Changing the Landscape is a contemporary visual arts project that interprets one individual account of the lived experience in the trenches, five months before the start of the Battle of the Somme.
Supported using public funding from The National Lottery through Arts Council England, the project has been inspired by the unpublished collection of over 180 daily letters, photographs and photographic postcards written and illustrated by my great uncle, 20 year old Rifleman Barney Griew, a map maker and scout who died on the first day of the battle. It is the first contemporary art exhibition hosted by The National Archives UK and includes a rarely seen military panoramic photograph from their collection, shot from the trench where Griew was stationed from May to July 1916. Barney’s story is told through a spider’s web of archival and contemporary text and images.
As the producer of Changing the Landscape, I have actively sought to focus our sights on the individual perspective, as opposed to a general overview, of the First World War.
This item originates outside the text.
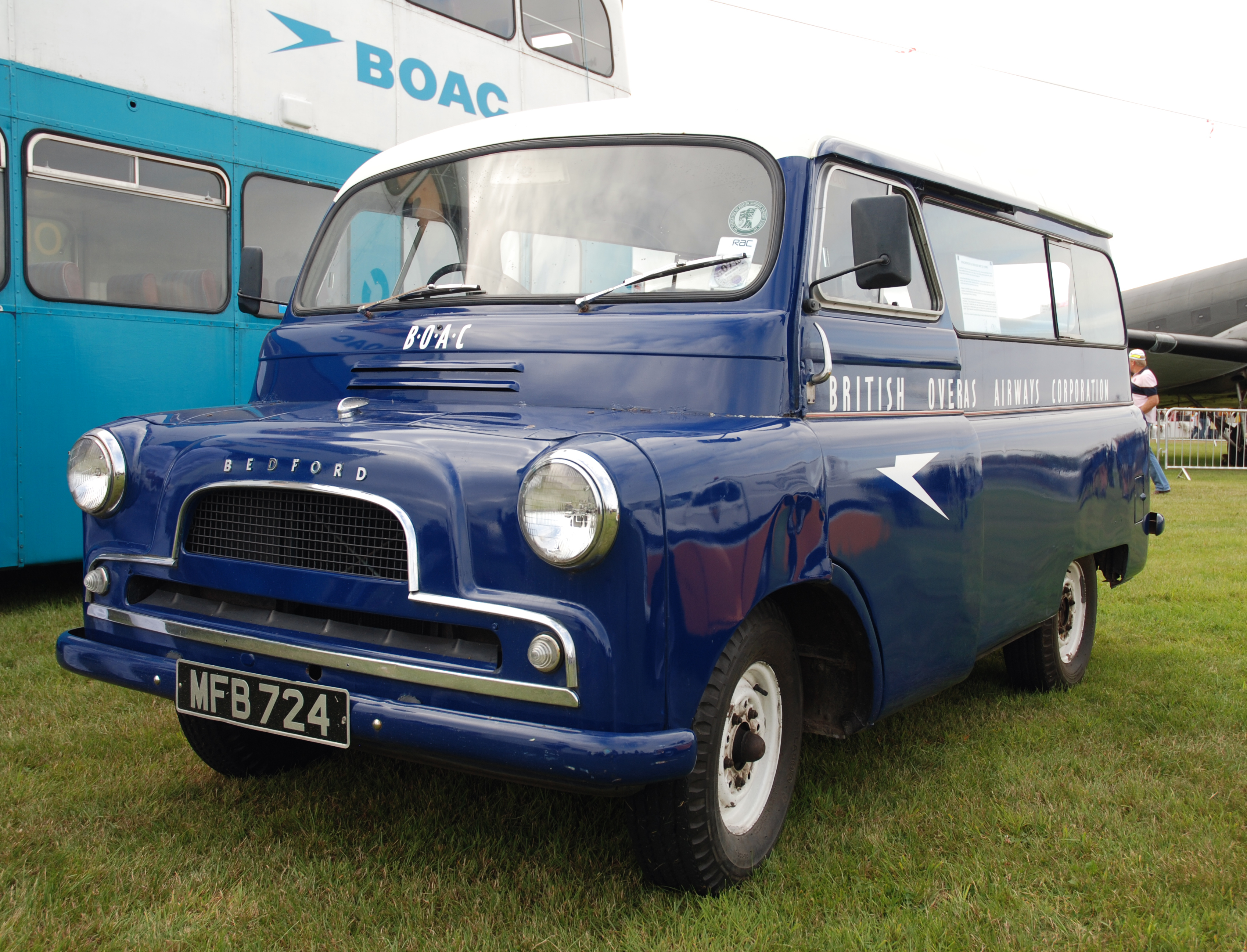 Dunsfold,Aug 2009

This has applied both to my own activity as a visual artist and curator (rather than that of the historian), and also to the very particular conflicts and dilemmas revealed by my great uncle in his writing and drawings.
Barney’s letters in many ways challenge our, unwittingly imbibed, stereotypical view of British soldiers at the Western Front. He was the son of Russian and Lithuanian Jewish immigrants who settled in London’s East End as furniture makers. His letters are peopled with the Jewish furniture, hat and clothing manufacturers of Hackney. Barney and his regiment were stationed in Yiddish Street trench, officially named by the British military to reflect the religious heritage of the inhabitants.
There is an unexpected sense of modernity in Barney’s words which places him, and us, in the same cultural space. So many of the phrases and insightful descriptions that he draws, both in words and pictures, release us from our sense that his generation’s sensibilities were completely lost once they passed from living memory. For example, he wrote to his brother from training in France in April 1916: ‘Somehow I feel happiness to be spontaneous out here – I’ve never felt better in my life’. His philosophical stance and ability to reveal his emotions, in themselves surprising given his proximity to the Western Front, places him firmly in our contemporary world of self-reflection. He also observed: ‘The People here are very old-fashioned, drink a lot of café sans lait, red wine, chaud or froid, quite hospitable, and seem to have large families. This is the villager by me now. He does all the cooking and is peeling spuds..’ Again, it is Barney’s ability to stand back, as an urban creature from London, and contemplate difference, which creates a sense of the contemporary, along with the use of the slang ‘spuds’.
As curator, my great uncle’s archive presented me with multiple images of soldiers, both in groups and within individual portraits. One of the first artistic aims was to create a feeling of intimacy by re-contextualising these with a more contemporary cropping of the original image. I also placed them, and the landscapes sent home as photographic postcards, adjacent to my abstract paintings of aerial views of craters or with digital video screens. My intention is to direct the audience’s gaze back to the eyes of the young men and redefine them as individuals, rather than regurgitate familiar footage of a torrent of faceless troops diving over the top of trenches.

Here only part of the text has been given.